In the material below, find the line containing "Palácio dos Capitães" and the line containing "Patriarcha jerozolimski Teofil". Output those two lines and all lines between them exactly, without pictures.

Supplied records:
● ● ● ● ●
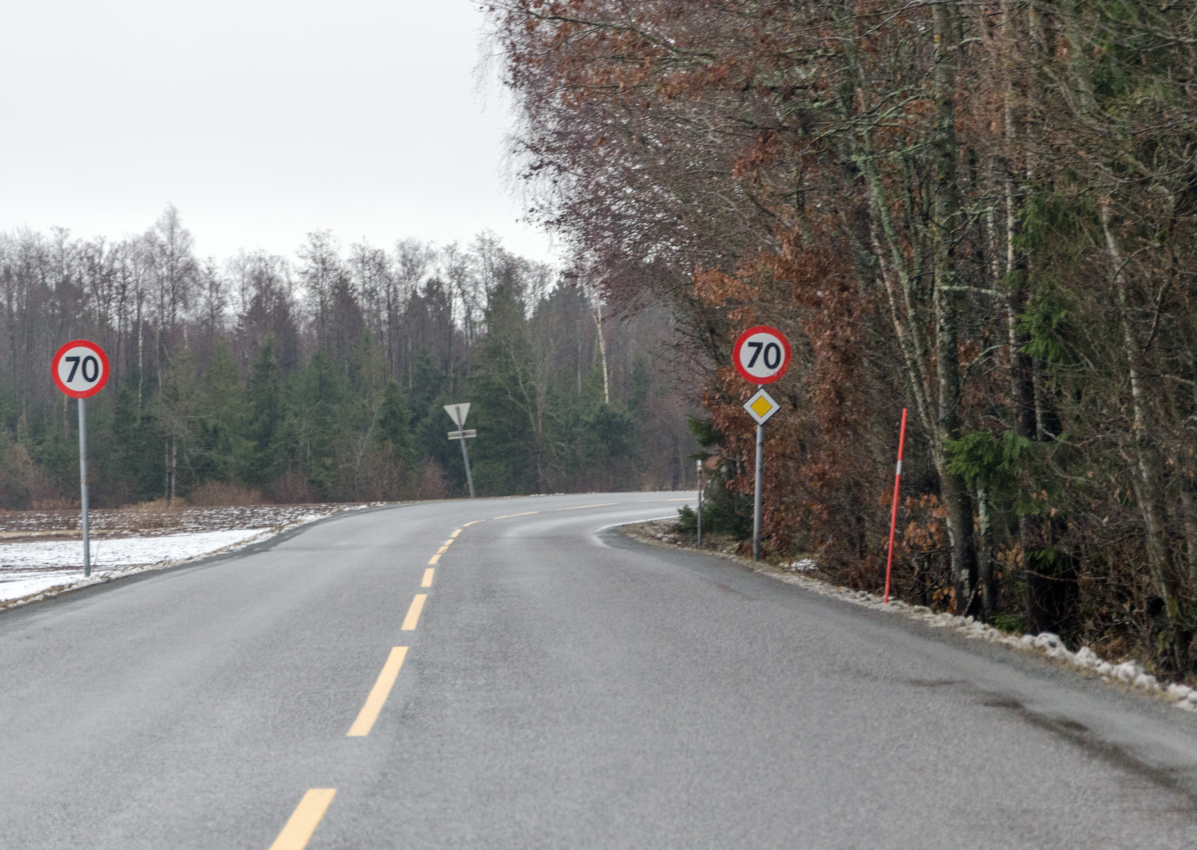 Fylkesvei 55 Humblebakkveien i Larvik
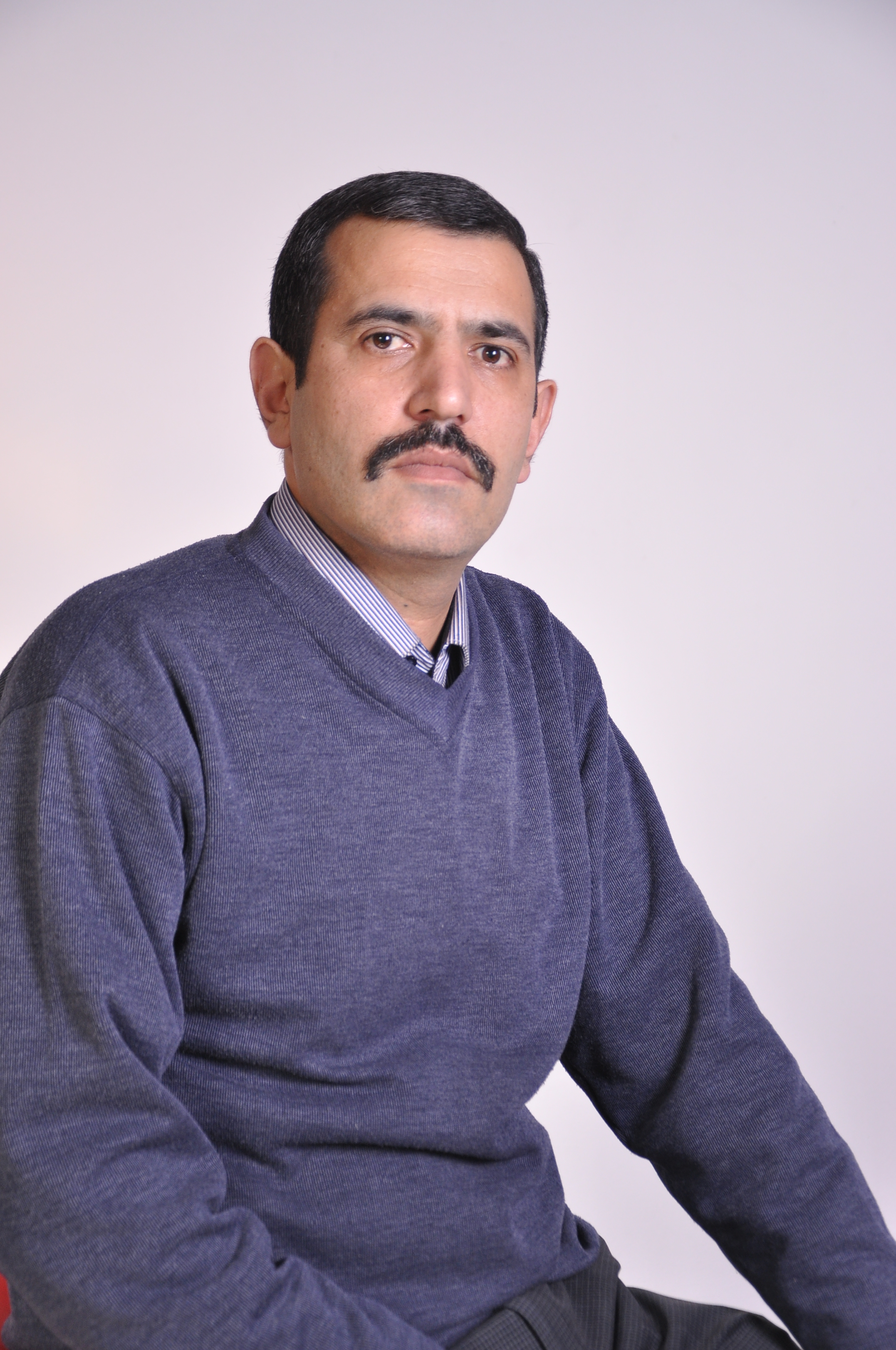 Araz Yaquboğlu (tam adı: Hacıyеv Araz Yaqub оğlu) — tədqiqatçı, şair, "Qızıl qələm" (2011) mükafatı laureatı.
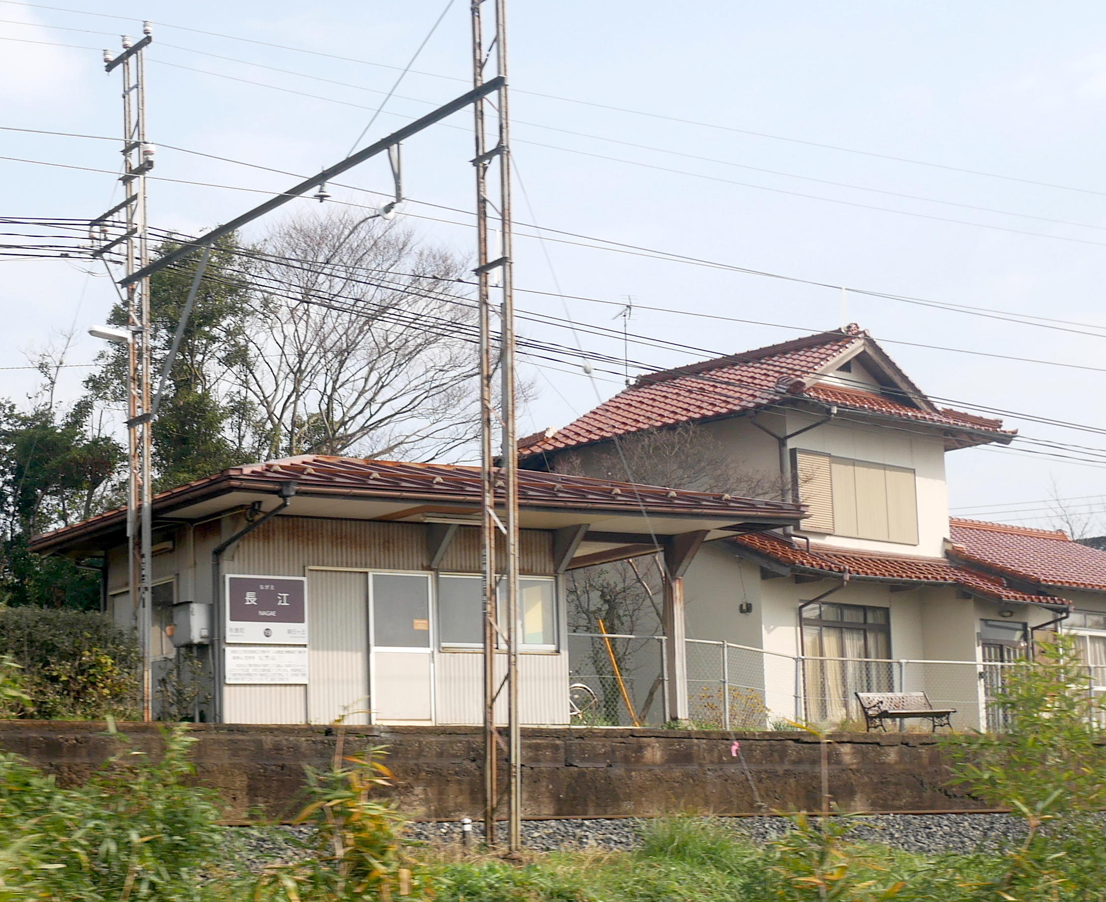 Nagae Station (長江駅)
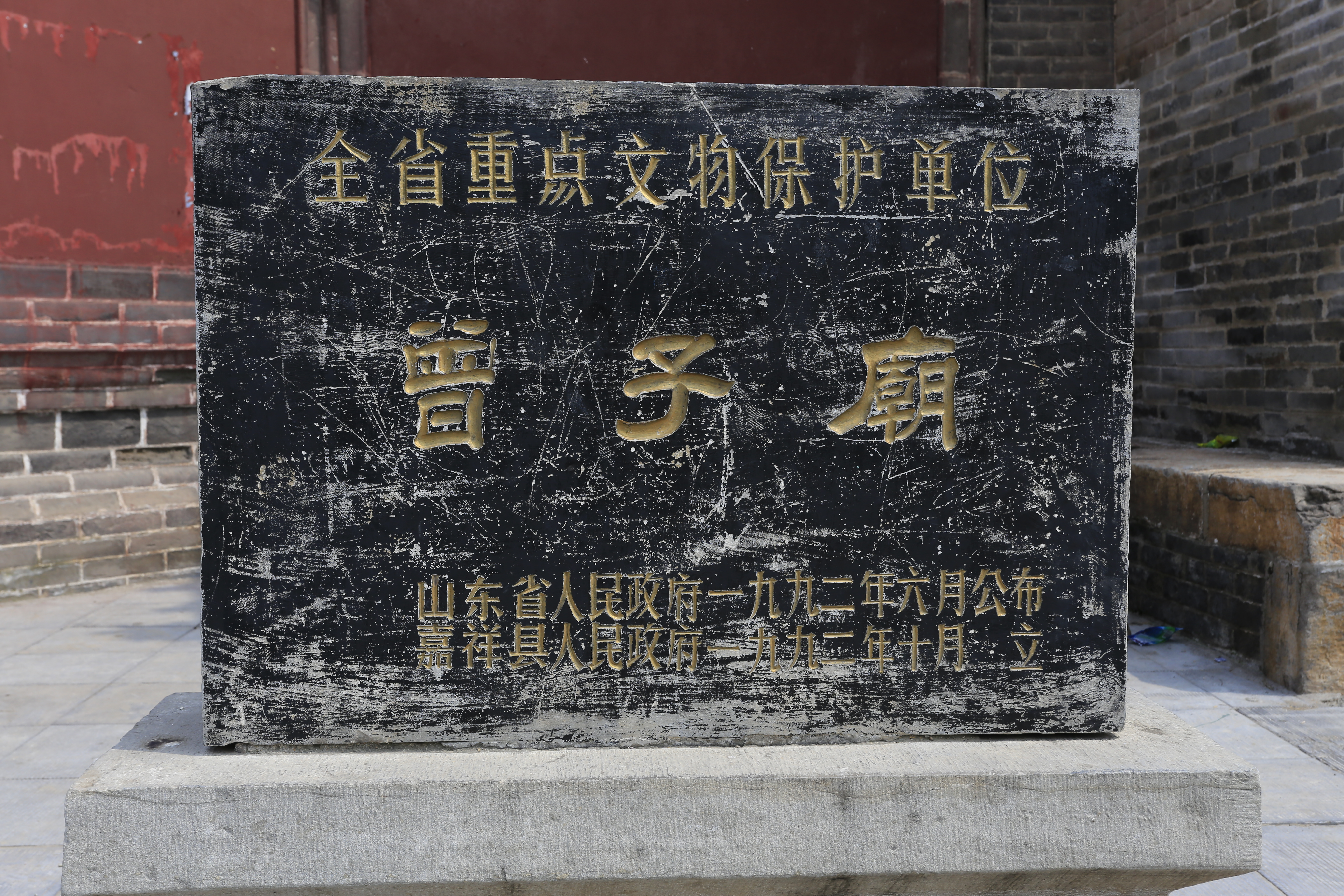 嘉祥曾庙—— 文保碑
● ● ● ● ●
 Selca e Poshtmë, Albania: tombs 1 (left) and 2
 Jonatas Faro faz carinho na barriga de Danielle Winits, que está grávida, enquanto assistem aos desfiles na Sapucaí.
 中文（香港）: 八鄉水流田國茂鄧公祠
● ● ● ● ●
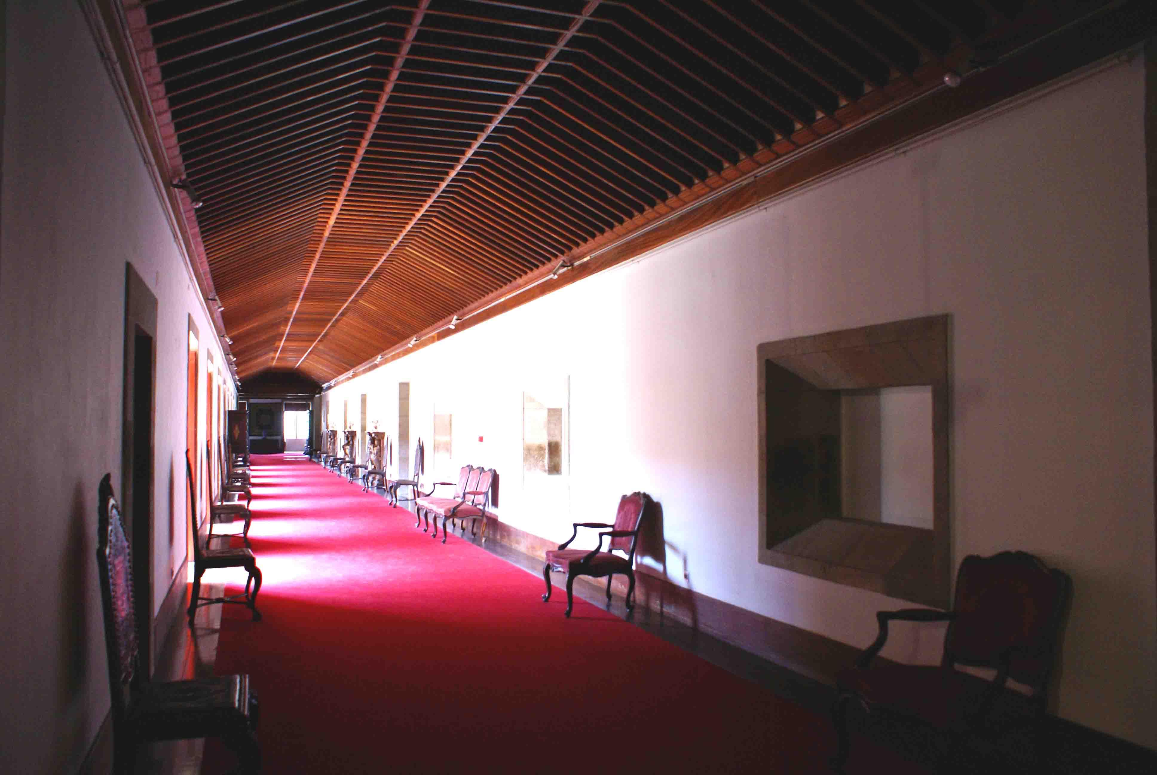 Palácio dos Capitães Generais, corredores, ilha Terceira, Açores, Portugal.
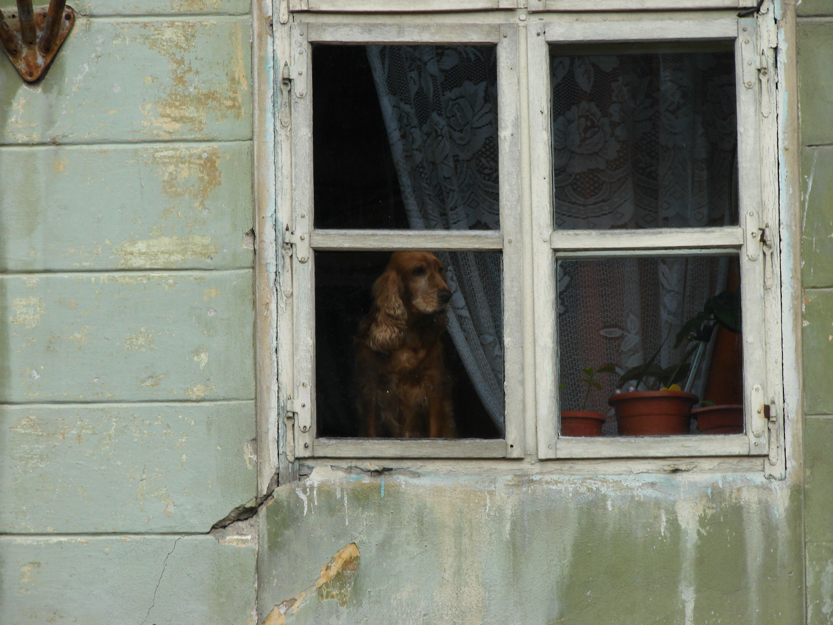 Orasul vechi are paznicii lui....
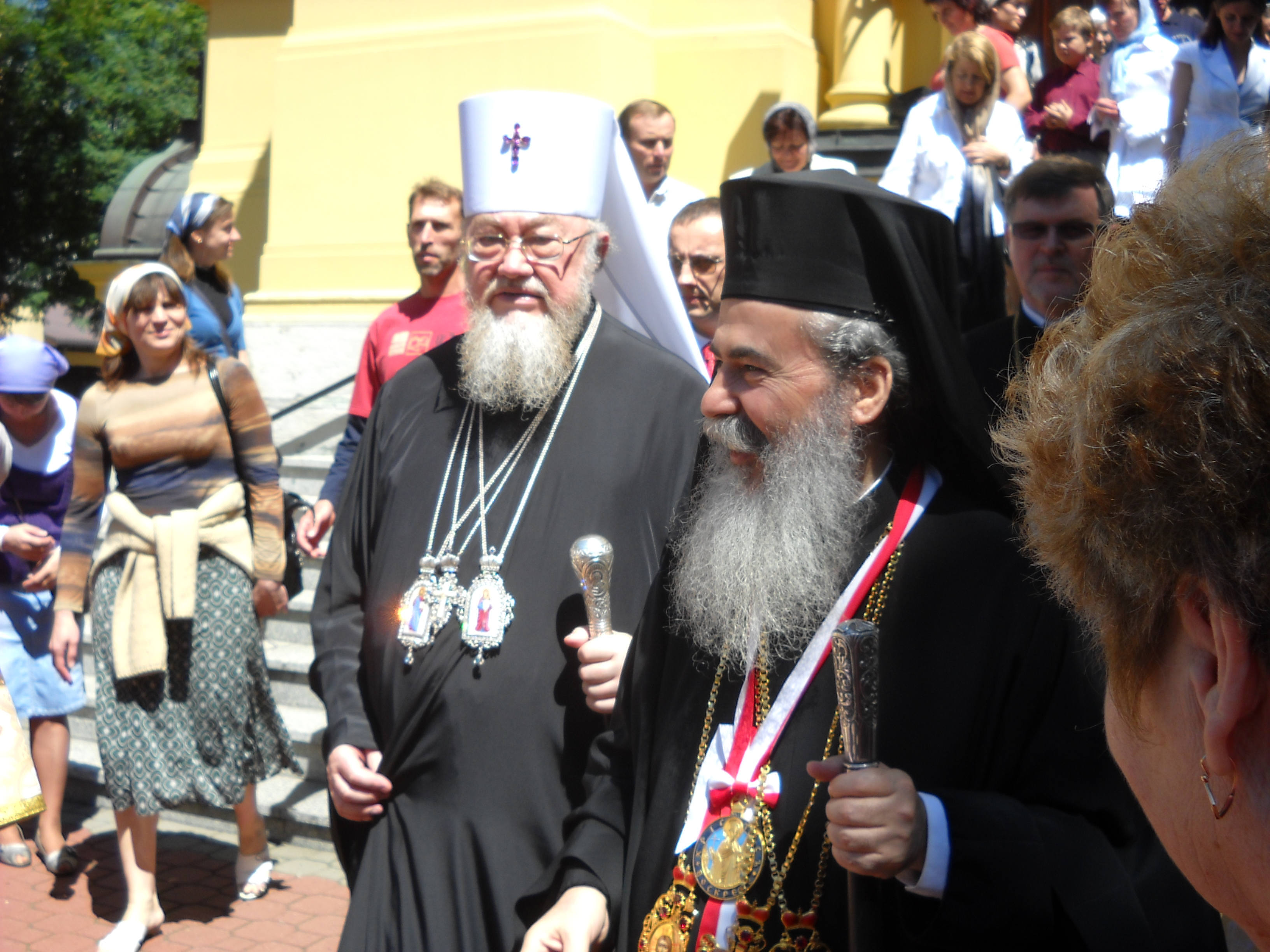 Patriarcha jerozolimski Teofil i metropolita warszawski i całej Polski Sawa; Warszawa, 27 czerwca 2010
● ● ● ● ●
Result of this task:
 Palácio dos Capitães Generais, corredores, ilha Terceira, Açores, Portugal.
 Orasul vechi are paznicii lui....
 Patriarcha jerozolimski Teofil i metropolita warszawski i całej Polski Sawa; Warszawa, 27 czerwca 2010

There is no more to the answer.